# Tick on chicken's eyelid!!!



## TheKeeper777 (Mar 30, 2016)

Ok so today I was having a daily cuddle with my favourite hen BB. She started to close her eyes and go to sleep like she normally does! But I realised a tiny grey bug on her eyelid! I tried pulling it out but I can't! This (I don't think) is not a stick fast flea! I can't get her head still enough to get it out! How do I kill the flea?


----------



## TheKeeper777 (Mar 30, 2016)

I mean how to I kill the tick


----------



## robin416 (Sep 8, 2013)

Not being able to see it for myself or exactly where it is I'd give Ivermectin pour on a try. It goes on the same way topical flea/tick treatment goes on dogs. It won't be immediate but will kill it in a few days. 

There is a less expensive generic brand in most feed stores now. For a large fowl you want to put on 1/2 cc.


----------



## nannypattyrn (Aug 23, 2015)

Hey, Keeper, I'm sorry, I just saw this . I'm going to derfer to Robins answer. I've never encountered this. You could try holding her upside down. She will be still (er) that way then maybe you could get hold of the tick with tweezers. Pls be sure to dispose of the tick down the toilet and wash your hands good, if you do get hold of the tick.


----------



## chickenqueen (Jan 9, 2016)

Have someone hold her upside down.Grab the tick and put a hot match head as close to the head of the tick as possible.It should release it's hold on the chicken and the whole tick will come off.Hold her upside down bc you can get her to hold still that way.Pick her up,grab her legs and hold on as you flip her and hold on to her,she will quit flapping and just hang there so you can perform minor surgery.Good luck and keep us posted


----------



## seminole wind (Aug 22, 2015)

If you can, dab nail polish on it to suffocate it. Or permethrin . This will suffocate them.


----------



## TheKeeper777 (Mar 30, 2016)

Ok here is a picture! Are you sure these methods are safe so close to her eye?






Hope you can see it!


----------



## dawg53 (Aug 25, 2015)

Get a pair of tweezers, put it as close to the ticks head as you can and yank it out. Then apply neosporin to it.


----------



## nannypattyrn (Aug 23, 2015)

I think I would still try having someone hold her upside down then hold her head still and grab the tick with tweezers. She may actually scratch it off herself.


----------



## casportpony (Aug 22, 2015)

If you do hold upside down, be sure that her crop has no fluid in it. Holding them upside down while there's fluid in he crop could be very dangerous.


----------



## TheKeeper777 (Mar 30, 2016)

How do I hold her upside down?


----------



## nannypattyrn (Aug 23, 2015)

By her legs or in a "football" hold like you would a newborn.
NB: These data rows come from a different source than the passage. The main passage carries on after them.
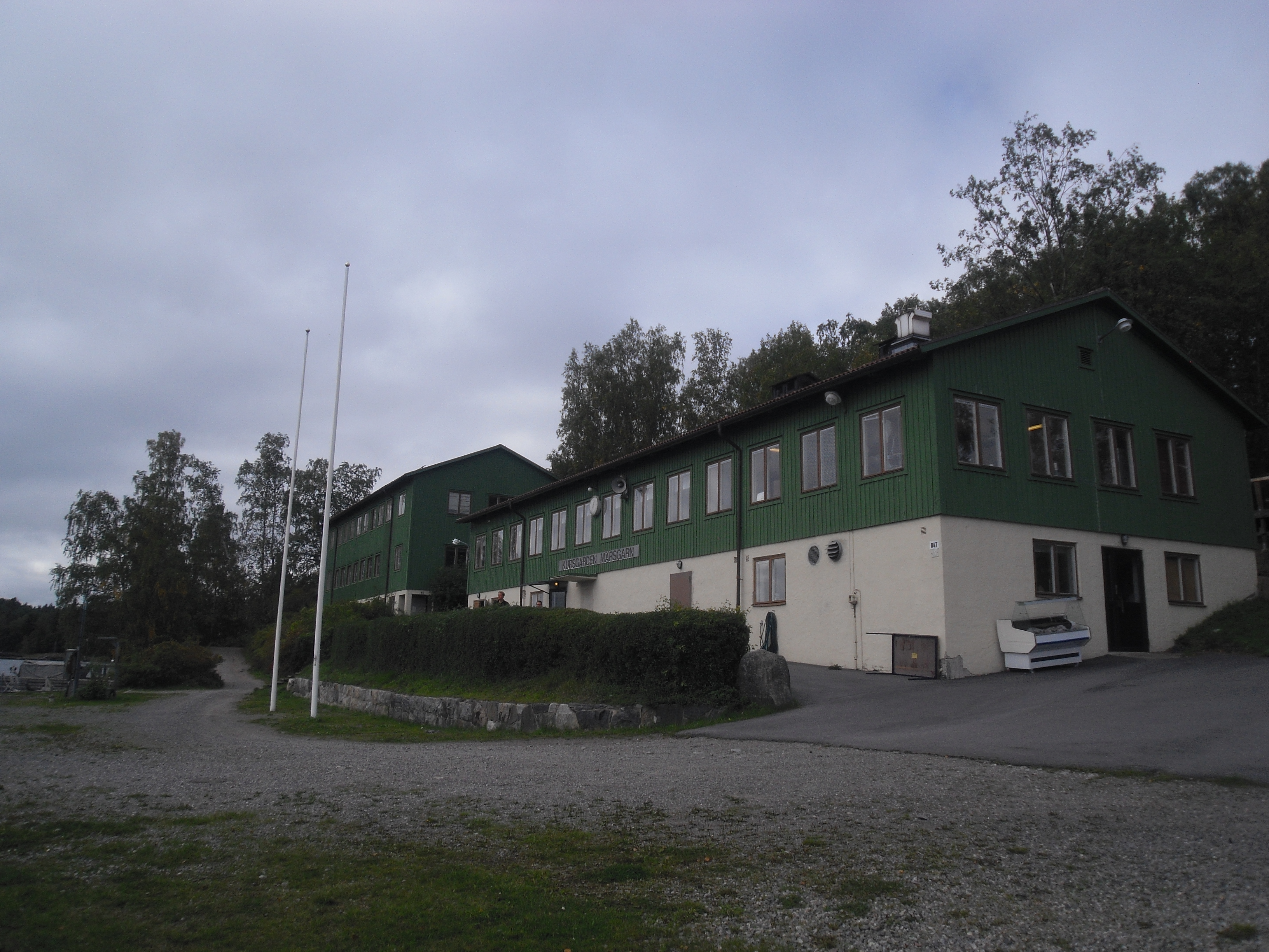 Kursgården, Märsgarn, Horsfjärden, Haninge kommun, Stockholms skärgård. Kursgården drivs av Sjövärnskåren.
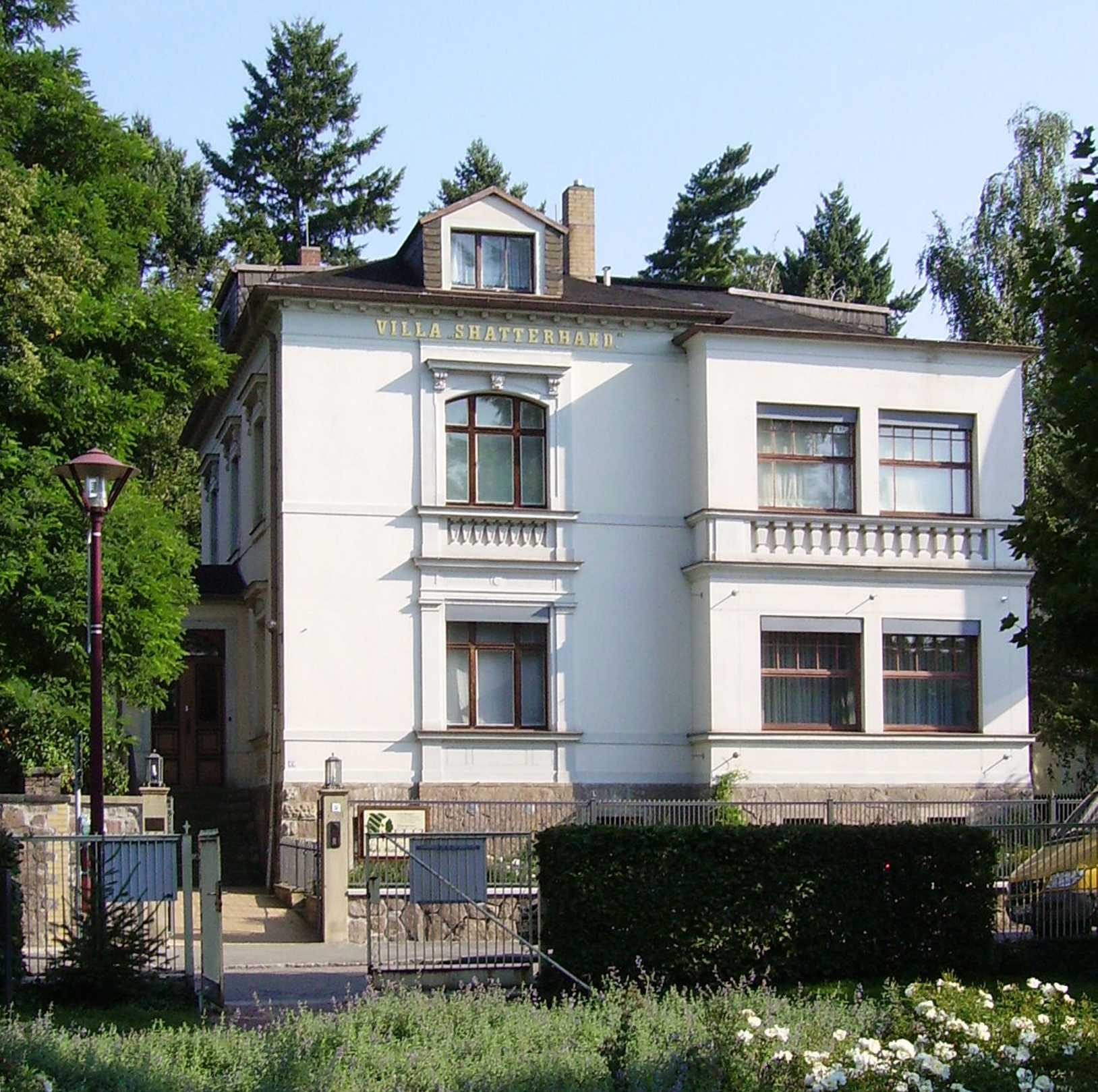 Karl-May-Museum in Radebeul (Germany)
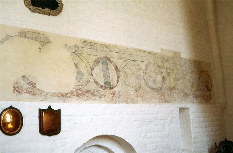 Kalkmaleri med våben på korets nordvæg da: Tvilum Kirke

It will be easier if you have someone else hold her while you get the tick off or visa versa.


----------



## casportpony (Aug 22, 2015)

TheKeeper777 said:


> How do I hold her upside down?


Read this:
http://www.mypetchicken.com/backyar...e-to-hold-my-rooster-upside-down-by-H101.aspx


----------



## casportpony (Aug 22, 2015)

And this:
http://www.poultryclub.org/poultry/handling-and-welfare-guidelines/


----------



## dawg53 (Aug 25, 2015)

It's easiest to snugly wrap a chicken in a towel. Be sure to tie the feet together, but not too tight. Then go after the tick with tweezers. In the below pics I was prepping a Black Star to pop a marble size knot above her eye to release the fluid where she had been pecked real hard....kinda like water on the knee. I had to run the syringe needle up through her third eyelid inside the eye to pierce the membrane to release the liquid. It was successful and the swelling went down immediately.


----------



## nannypattyrn (Aug 23, 2015)

That looks like a much easier way to hold her than just grabbing her legs! Thx for sharing!!


----------



## dawg53 (Aug 25, 2015)

Thanks Patti. Wrapping a towel around a chicken is less stressful for the bird and they are immobilized, freeing up both your hands to do whatever is required. I also do it for inspecting ear canals for ear problems, bumblefoot surgery and so on. I love clothes pins, they come in handy when you dont have someone to help you.


----------



## nannypattyrn (Aug 23, 2015)

I knew I was hanging on to clothes pins for another reason, because I don't have a clothes line anymore!


----------



## chickenqueen (Jan 9, 2016)

Dawg,you should've been a veterinarian.I still say use a match head.to get the tick to release.You don't want to put chemicals near the eye or pull on it bc you might tear the eyelid.A hot match head will cause the tick to let go.If you lived near me,I'd do it for you.How close to Ohio are you?


----------



## TheKeeper777 (Mar 30, 2016)

chickenqueen said:


> Dawg,you should've been a veterinarian.I still say use a match head.to get the tick to release.You don't want to put chemicals near the eye or pull on it bc you might tear the eyelid.A hot match head will cause the tick to let go.If you lived near me,I'd do it for you.How close to Ohio are you?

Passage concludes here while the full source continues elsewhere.